1. Tree library filters
2. Fork flow flow
3. Step library browse/search
4. Public shared session experience

Phase 3 candidates

1. Editor workflows
2. Procedural runner
3. Drag-and-drop interactions
4. AI-assisted workflows

Only bring editors and AI into Playwright once the harness is already trustworthy.

---

Practical Advice For This Repo

Keep Playwright separate from Vitest

Vitest should stay for:

• small component logic
• hooks
• utilities
• API client logic

Playwright should cover:

• auth
• routing
• critical user journeys
• integration behavior

Don’t try to test everything

You do not need Playwright coverage for every page. Cover the flows that:

• affect demos
• affect activation
• affect trust
• are expensive to break

Start with one browser

Chromium first.

Only add Firefox/WebKit after the suite is stable and worth the extra runtime.

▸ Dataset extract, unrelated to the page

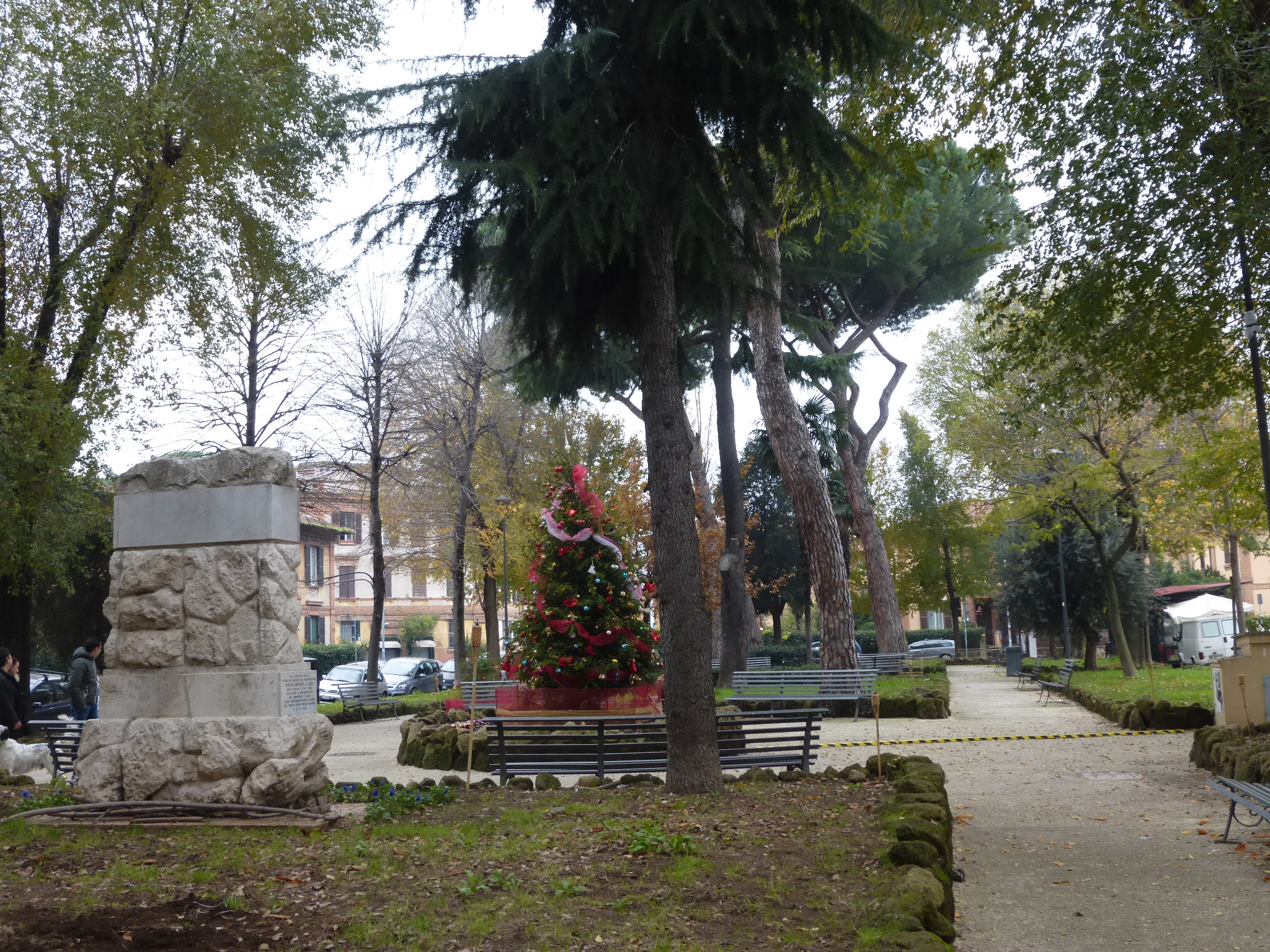 Roma piazza Bernini, albero di Natale 2014.

Prefer reliable fixture creation over brittle UI setup

Use backend seeds and API helpers whenever possible.

---

Recommended First PR For Playwright

Keep the first implementation intentionally small.

Include

1. @playwright/test dependency
2. playwright.config.ts
3. e2e scripts in package.json
4. one UI login smoke test
5. one authenticated navigation smoke test
6. CI e2e job

Do not include yet

• editor drag-and-drop tests
• AI flow tests
• PDF validation
• multi-browser matrix
• large helper framework

That first PR should prove the harness works end to end.

---

Final Recommendation

If only one quality investment gets prioritized right now, it should be:

Playwright + product analytics together

Why:

• Playwright improves confidence in shipping
• analytics improves confidence in prioritizing

That combination is one of the cleanest ways to make ResolutionFlow feel more professional both internally and externally.